Latencies inside and outside of datacenters would mean it should probably work. Maybe I can paper over it with retries? or a polling job? 🤔
I think marking a connection in my db as "recently opened" and giving it a few seconds grace to stop 404ing in api gateway might be enough here. Will report back.
And of course I now have TLAᐩ open in a tab http://lamport.azurewebsites.net/tla/tla.html
The TLA+ Home Page

I convinced myself I knew how to fix the immediate problem while ignoring my initial query which was to better understand the entire problem. So back to TLA+

This is so retro but also somehow on the cutting edge. I'm reading help docs in a framed layout with linked mp4s with pdf transcripts and zip files! It's .. helpful!?

Lol Professor Lamport just scolded me for not following his instruction to hit "how to play" in the web player, I notice that's not in the transcript 😂

Link here if you're interested https://lamport.azurewebsites.net/video/intro.html

This is kind of refreshing from marketing landing pages. I guess this is comp sci academia at it's finest?

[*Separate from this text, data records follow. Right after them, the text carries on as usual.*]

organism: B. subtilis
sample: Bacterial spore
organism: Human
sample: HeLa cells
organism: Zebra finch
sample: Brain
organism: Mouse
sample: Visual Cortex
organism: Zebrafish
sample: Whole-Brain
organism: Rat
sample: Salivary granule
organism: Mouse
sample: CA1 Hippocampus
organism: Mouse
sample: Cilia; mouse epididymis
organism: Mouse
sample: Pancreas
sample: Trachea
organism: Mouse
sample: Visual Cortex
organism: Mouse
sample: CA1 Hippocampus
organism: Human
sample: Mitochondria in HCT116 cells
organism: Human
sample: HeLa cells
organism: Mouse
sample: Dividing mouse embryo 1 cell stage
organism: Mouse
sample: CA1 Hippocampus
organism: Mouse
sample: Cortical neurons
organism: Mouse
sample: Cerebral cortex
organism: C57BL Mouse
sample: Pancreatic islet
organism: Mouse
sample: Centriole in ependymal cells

It's the "or some other method" that gets me here though. I also loled at "I don’t know exactly what else TLA+ is good for."

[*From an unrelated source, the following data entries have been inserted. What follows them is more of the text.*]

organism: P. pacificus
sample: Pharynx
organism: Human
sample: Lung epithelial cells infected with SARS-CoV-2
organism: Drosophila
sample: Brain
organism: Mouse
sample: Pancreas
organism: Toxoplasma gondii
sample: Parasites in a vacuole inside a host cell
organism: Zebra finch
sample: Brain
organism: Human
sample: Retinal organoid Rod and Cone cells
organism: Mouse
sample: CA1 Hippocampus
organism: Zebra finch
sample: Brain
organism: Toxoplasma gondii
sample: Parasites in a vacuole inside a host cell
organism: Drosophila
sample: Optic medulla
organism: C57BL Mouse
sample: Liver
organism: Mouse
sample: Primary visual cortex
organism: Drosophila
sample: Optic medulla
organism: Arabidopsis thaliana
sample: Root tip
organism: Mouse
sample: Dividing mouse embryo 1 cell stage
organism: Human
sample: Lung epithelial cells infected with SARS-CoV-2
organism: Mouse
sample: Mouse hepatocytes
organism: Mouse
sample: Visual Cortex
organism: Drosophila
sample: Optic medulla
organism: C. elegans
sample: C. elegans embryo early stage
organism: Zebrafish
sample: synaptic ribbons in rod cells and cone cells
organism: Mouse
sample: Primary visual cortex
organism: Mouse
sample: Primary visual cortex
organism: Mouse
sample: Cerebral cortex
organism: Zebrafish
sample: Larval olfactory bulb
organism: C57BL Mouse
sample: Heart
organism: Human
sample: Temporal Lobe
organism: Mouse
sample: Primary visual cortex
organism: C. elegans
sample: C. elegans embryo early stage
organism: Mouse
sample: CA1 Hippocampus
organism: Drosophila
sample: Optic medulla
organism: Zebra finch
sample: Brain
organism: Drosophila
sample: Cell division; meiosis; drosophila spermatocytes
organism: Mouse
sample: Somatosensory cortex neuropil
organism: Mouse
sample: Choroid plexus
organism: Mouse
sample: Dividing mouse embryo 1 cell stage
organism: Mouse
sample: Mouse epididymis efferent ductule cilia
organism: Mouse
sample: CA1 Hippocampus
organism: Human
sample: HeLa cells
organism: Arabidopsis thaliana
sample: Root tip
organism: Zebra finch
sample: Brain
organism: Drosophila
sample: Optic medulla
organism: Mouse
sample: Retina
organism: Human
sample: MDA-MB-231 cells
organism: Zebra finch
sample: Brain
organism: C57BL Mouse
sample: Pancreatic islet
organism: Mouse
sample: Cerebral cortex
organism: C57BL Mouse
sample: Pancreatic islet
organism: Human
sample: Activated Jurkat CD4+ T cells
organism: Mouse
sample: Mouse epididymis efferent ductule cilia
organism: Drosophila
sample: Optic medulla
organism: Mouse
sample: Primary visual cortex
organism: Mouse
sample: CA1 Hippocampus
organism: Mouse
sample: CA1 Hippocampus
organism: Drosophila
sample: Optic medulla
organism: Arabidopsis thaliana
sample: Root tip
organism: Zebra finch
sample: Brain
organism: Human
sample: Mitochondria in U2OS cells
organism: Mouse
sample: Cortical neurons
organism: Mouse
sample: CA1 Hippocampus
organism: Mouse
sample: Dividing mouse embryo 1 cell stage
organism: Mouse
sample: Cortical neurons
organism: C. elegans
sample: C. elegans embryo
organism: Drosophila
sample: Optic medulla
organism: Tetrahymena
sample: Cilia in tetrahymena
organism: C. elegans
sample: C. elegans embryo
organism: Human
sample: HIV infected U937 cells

Besides #tlaplus it seems Lamport invented Paxos!? I feel like an idiot not realizing who he was sooner. https://en.wikipedia.org/wiki/Paxos_(computer_science)
Paxos (computer science) - Wikipedia

And I'm being told I should stop the video and read his Time Clock Systems paper http://lamport.azurewebsites.net/pubs/time-clocks.pdf

I think this video is a masterclass in a good straightforward video that makes clear points and communicates value. I'm enjoying the hell out of this class. (It's a class, no other way to do describe it)

I might as well drop this video here, but you should go to the lectures page for full context https://lamport.azurewebsites.net/video/videos.html

TLA+ Video Course

He wears a lot of hats

So I solved lecture 4 which is a program to solve the Die Hard 3 Jug riddle in TLA+

I stuck big != 4 (which is written "big # 4" or "big /= 4" because math) as an invariant and it failed on a path that got us to 4 gallons!

This is really neat!

and look a pretty pdf!

I did a lesson this morning before work. This escalated quickly. The amount of math concepts I never learned is astounding.

Programming looks like math and uses a lot of the same words but they mean all sorts of different things.

I knew "discrete math" had a lot more too it when I took it in school and oh boy it does. I think what I'm learning falls under that.

I don't know actual notation so bear with me.

In programming you have a `Map<key,value>` (Lamport kept calling it a set or array but my model of that doesn't fit) and in math you have a `function(key)=value` which sort of makes sense, but you treat the function like an array, and the key space is called a domain, and the domain doesn't have to be materialized, like the key could be "0 - infinity" or any range you can conceptualize.

@reconbot sounds like a job for cloudformation and/or step functions (provisioning part) but maybe I misunderstood

@brianleroux I could use the step functions for the polling but I might do it in lambda since it's gonna be rare I actually hit this issue and can mark the specific connection id as "recently opened" and have my command processing retry 404s for a few seconds.

Anyway that's why I want to explore modeling and proofs =p

I'm using a CDK stack and an npm library - really early not for use yet
https://github.com/reconbot/slip-sockets

GitHub - reconbot/SLIP-Sockets: A serverless GRIP/Pushpin like WebSocket server for AWS API Gateway

A serverless GRIP/Pushpin like WebSocket server for AWS API Gateway - GitHub - reconbot/SLIP-Sockets: A serverless GRIP/Pushpin like WebSocket server for AWS API Gateway

GitHub
@reconbot you mean the websocket connection? better to always accept and then close with an error code when the callback returns.
@jed But it could send messages before the close hits, I'd need to track state about it and ignore or queue messages sent too soon?
@reconbot by it do you mean the client on the other side of the websocket? yeah, api gateway sucks for this. if you control the client ideally you’d wait until a “ready” event is sent or something, or close with error if messages are sent.
@jed it sure does =)
@reconbot cloudflare durable objects are a breath of fresh air here, fwiw. it's Just JavaScript™️.